LRV proxy (GoPro low-res 768x432 H.264) + ffmpeg -c copy keyframe-aligned.
Inputs: 02_runs.json + 03_video_index.json.
Outputs: per-run mp4 + ours_<gp>.mp4 chrono concat.
Tested on 20260505-Lepradet: 5 files + 2 ours (~11 GB total).

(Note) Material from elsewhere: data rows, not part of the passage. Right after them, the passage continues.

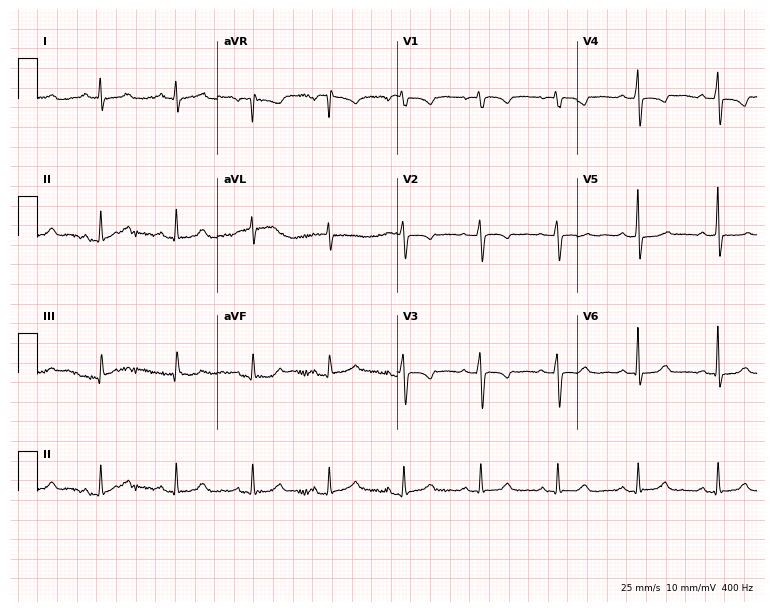
12-lead ECG from a female patient, 52 years old. Screened for six findings — first-degree AV block, right bundle branch block, left bundle branch block, sinus bradycardia, atrial fibrillation, sinus tachycardia — none is recorded.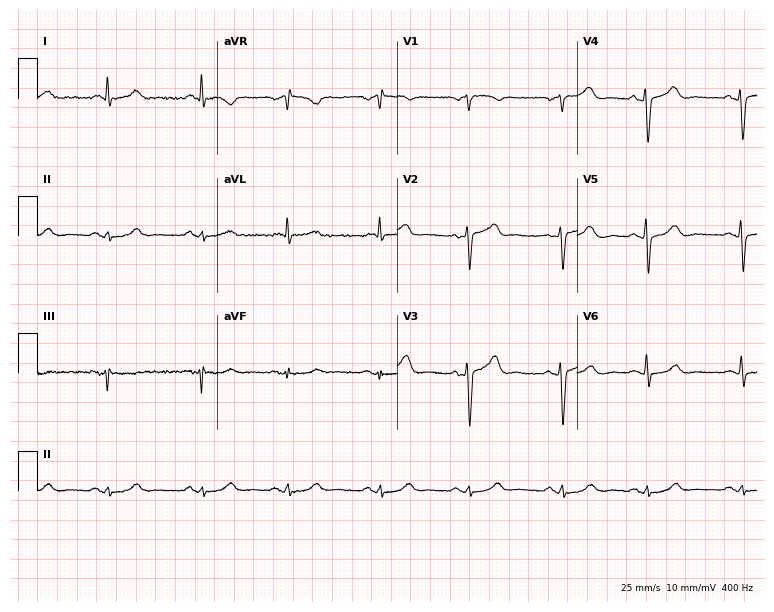
12-lead ECG from a male, 75 years old. Recorded interpretation: within normal limits.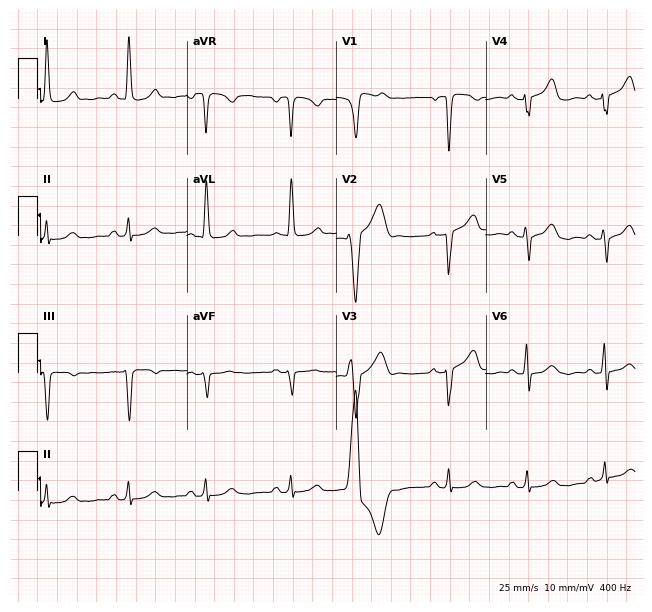
12-lead ECG (6.1-second recording at 400 Hz) from a female patient, 70 years old. Screened for six findings — first-degree AV block, right bundle branch block (RBBB), left bundle branch block (LBBB), sinus bradycardia, atrial fibrillation (AF), sinus tachycardia — none is recorded.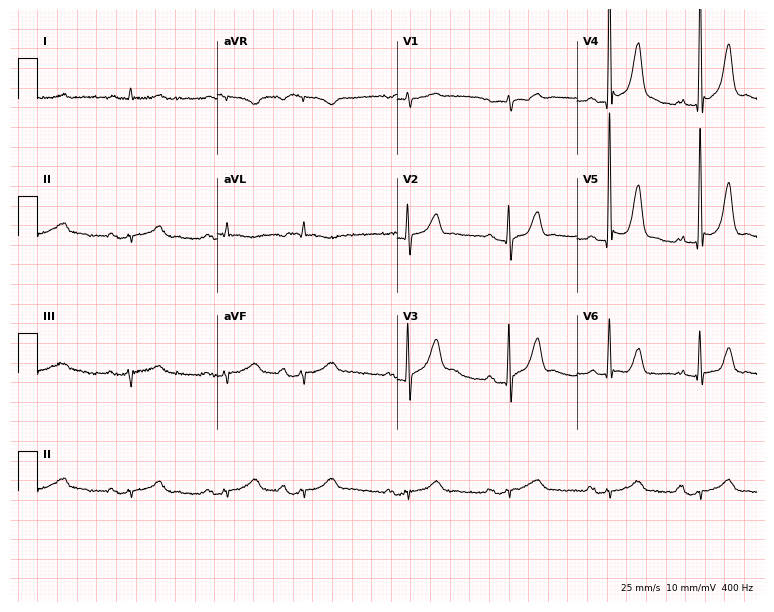
Electrocardiogram (7.3-second recording at 400 Hz), a 76-year-old male. Of the six screened findings (first-degree AV block, right bundle branch block, left bundle branch block, sinus bradycardia, atrial fibrillation, sinus tachycardia), none is recorded. Findings outside these six are not listed.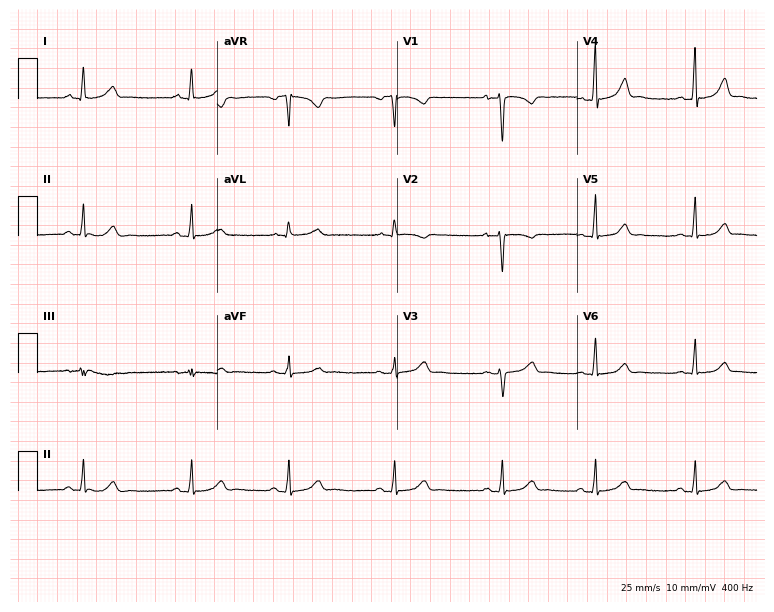
12-lead ECG from a male, 32 years old (7.3-second recording at 400 Hz). Recorded interpretation: within normal limits.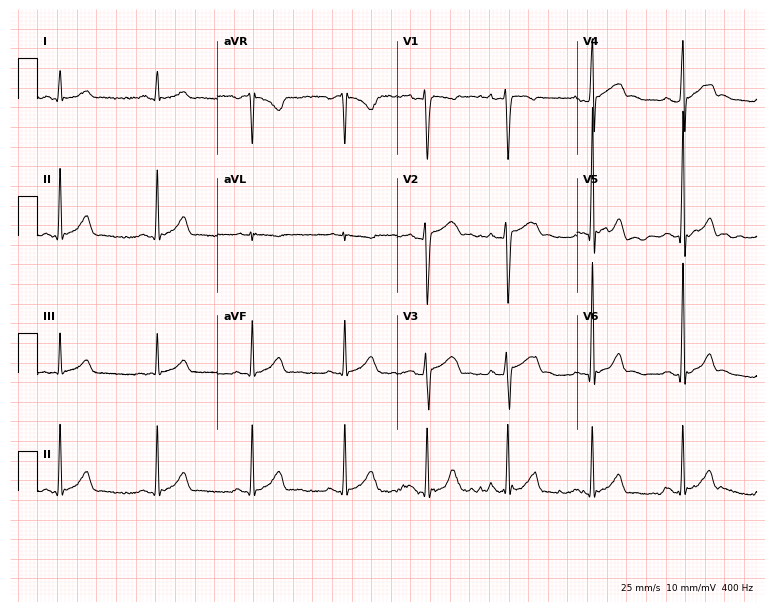
Resting 12-lead electrocardiogram. Patient: a 17-year-old man. Read as a normal ECG.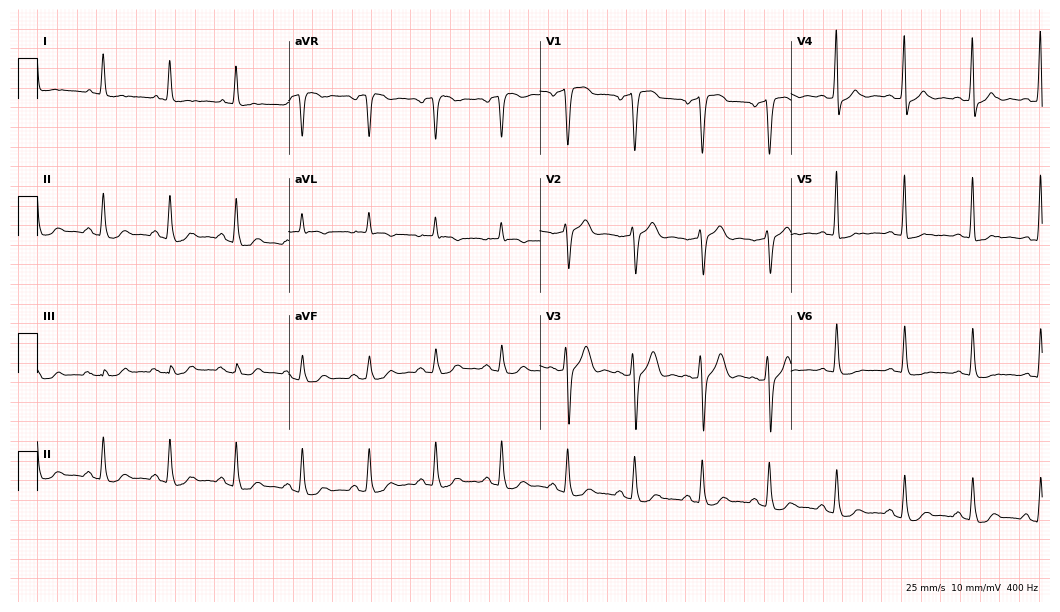
12-lead ECG from an 83-year-old man. No first-degree AV block, right bundle branch block, left bundle branch block, sinus bradycardia, atrial fibrillation or sinus tachycardia recorded for this tracing. Findings outside these six are not listed.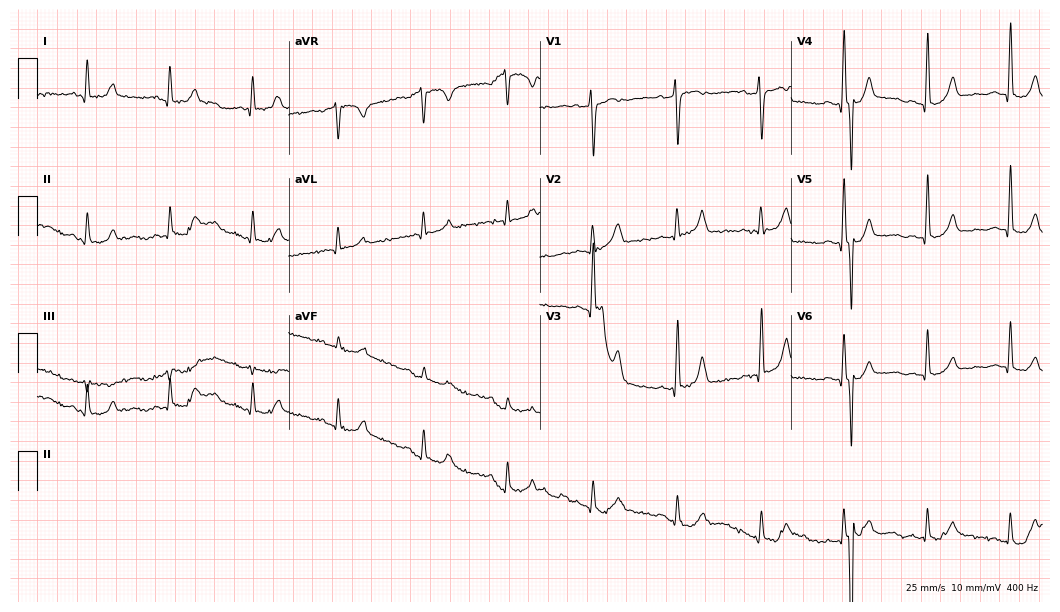
Electrocardiogram, an 83-year-old female. Of the six screened findings (first-degree AV block, right bundle branch block, left bundle branch block, sinus bradycardia, atrial fibrillation, sinus tachycardia), none is recorded. Only these six findings were labelled.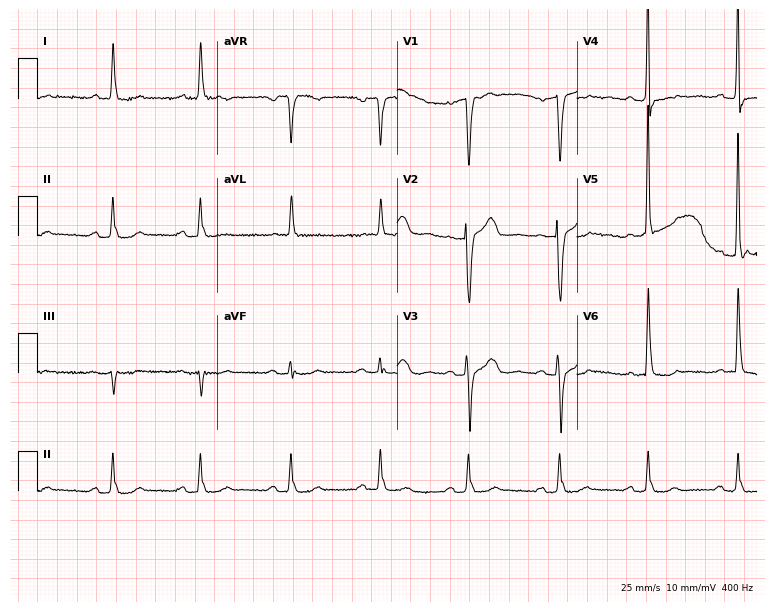
Resting 12-lead electrocardiogram (7.3-second recording at 400 Hz). Patient: a male, 73 years old. Read as a normal ECG.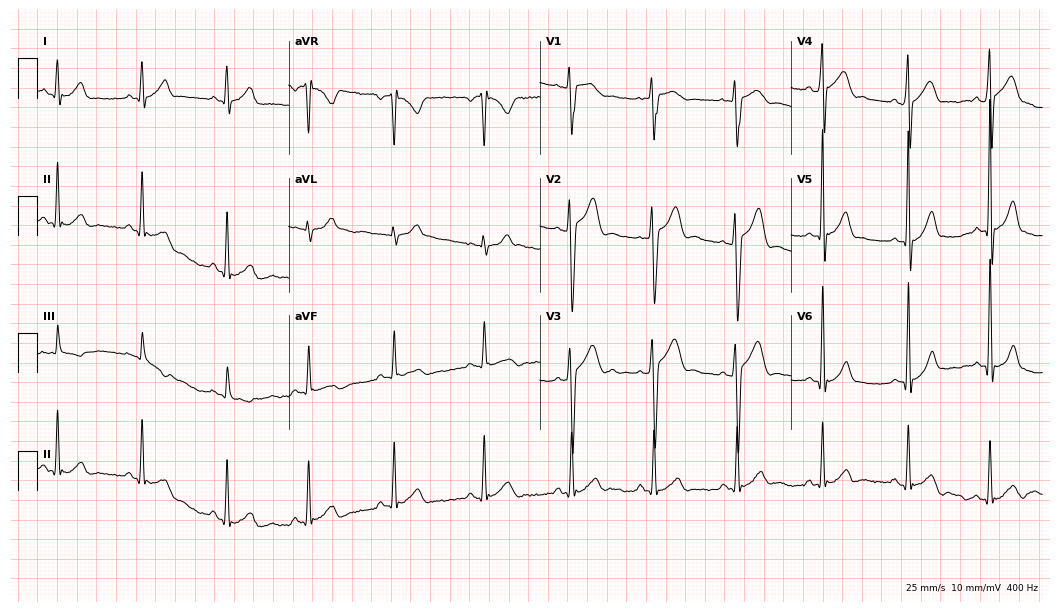
ECG — a male patient, 19 years old. Labelled as a normal ECG.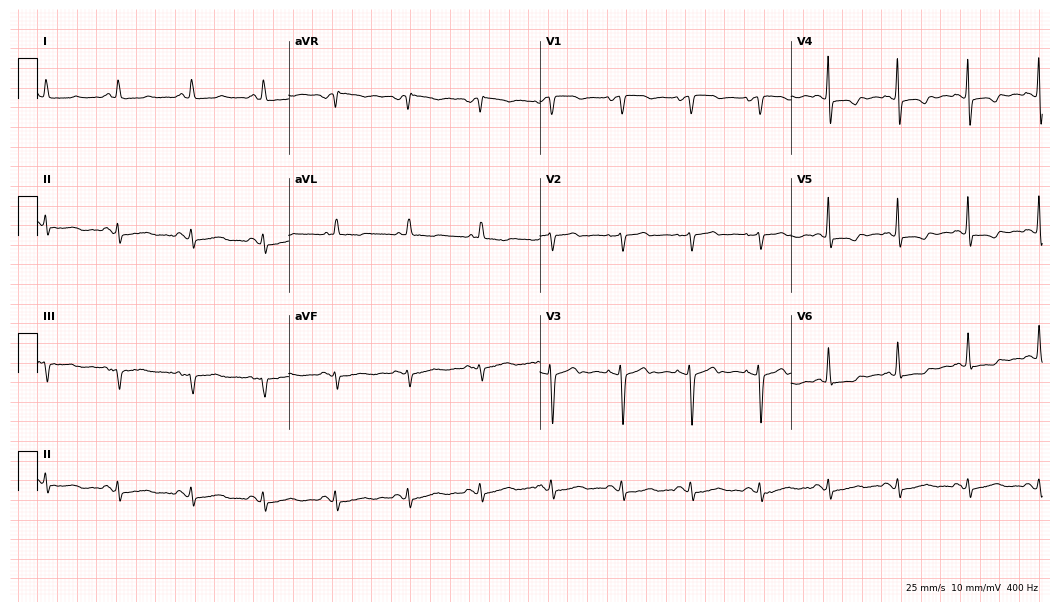
Resting 12-lead electrocardiogram (10.2-second recording at 400 Hz). Patient: a female, 33 years old. None of these six findings is recorded: first-degree AV block, right bundle branch block (RBBB), left bundle branch block (LBBB), sinus bradycardia, atrial fibrillation (AF), sinus tachycardia. Findings outside these six are not listed.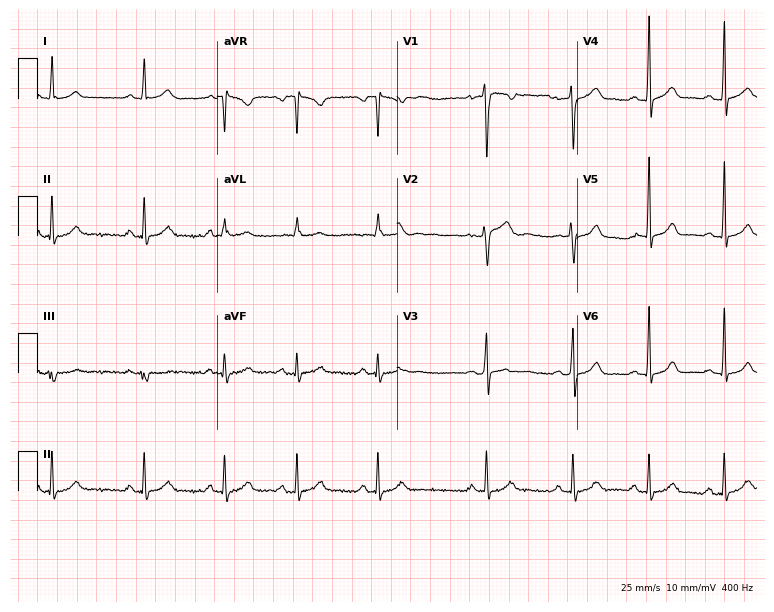
Standard 12-lead ECG recorded from a woman, 19 years old (7.3-second recording at 400 Hz). Read as a normal ECG.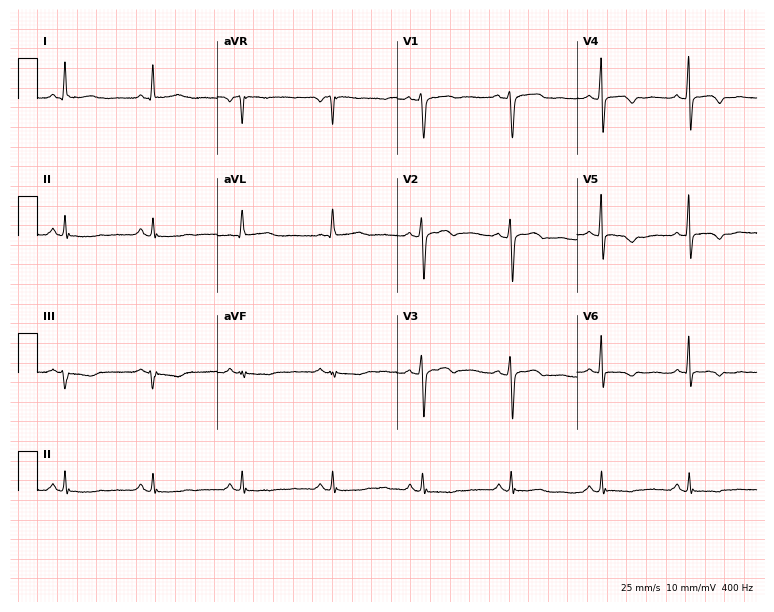
Standard 12-lead ECG recorded from a woman, 57 years old (7.3-second recording at 400 Hz). None of these six findings is recorded: first-degree AV block, right bundle branch block, left bundle branch block, sinus bradycardia, atrial fibrillation, sinus tachycardia.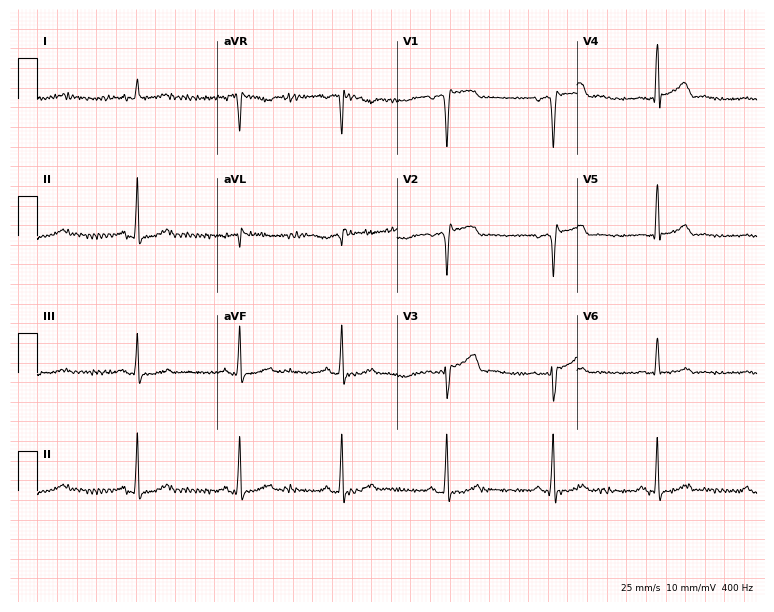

Co-Authored-By: Claude Opus 4.7 <noreply@anthropic.com>
---
 pipeline/stages/03b_trim_runs.py | 228 +++++++++++++++++++++++++++++++
 1 file changed, 228 insertions(+)
 create mode 100755 pipeline/stages/03b_trim_runs.py
diff --git a/pipeline/stages/03b_trim_runs.py b/pipeline/stages/03b_trim_runs.py
new file mode 100755
index 0000000..8765740
--- /dev/null
+++ b/pipeline/stages/03b_trim_runs.py
@@ -0,0 +1,228 @@
+#!/usr/bin/env python3
+"""Stage 03b - Trim videos per run (LRV proxies + -c copy, fast).
+
+Inputs:
+  data/<MISSION>/02_runs.json
+  data/<MISSION>/03_video_index.json
+
+Strategy:
+  - Use GoPro LRV proxy files (768x432 H.264 ~720 kbps) instead of 4K HEVC originals.
+  - ffmpeg -c copy per chapter (keyframe-aligned cut) + concat demuxer.
+  - Output: per-run .mp4 + ours_<gp>.mp4 (concat of per-run).
+
+Falls back to MP4 source if matching LRV is missing.
+"""
+
+from __future__ import annotations
+
+import argparse
+import json
+import os
+import shutil
+import subprocess
+import sys
+import tempfile
+from collections import defaultdict
+from datetime import datetime, timezone
+from pathlib import Path
+
+OUT_ROOT = Path("/mnt/ssd/cosma-qc-out/03b_trim_runs")
+
+
+def run_ff(cmd: list[str]) -> None:
+    r = subprocess.run(cmd, capture_output=True, text=True)
+    if r.returncode != 0:
+        sys.stderr.write(" ".join(cmd) + "\n")
+        sys.stderr.write(r.stderr[-3000:] + "\n")
+        raise RuntimeError(f"ffmpeg failed rc={r.returncode}")
+
+
+def lrv_for_chapter(mp4_path: Path) -> Path | None:
+    """Return matching .LRV path if it exists (GoPro low-res proxy)."""
+    name = mp4_path.name
+    if not name.startswith("GX") or not name.upper().endswith(".MP4"):
+        return None
+    lrv_name = "GL" + name[2:-4] + ".LRV"
+    p = mp4_path.parent / lrv_name
+    return p if p.exists() else None
+
+
+def overlap_clips(run_start: float, run_end: float, chapters: list[dict]) -> list[tuple[dict, float, float]]:
+    """Return [(chapter, start_off_s, duration_s)] for chapters overlapping the run."""
+    out = []
+    for ch in sorted(chapters, key=lambda c: c["start_epoch"]):
+        a = max(run_start, ch["start_epoch"])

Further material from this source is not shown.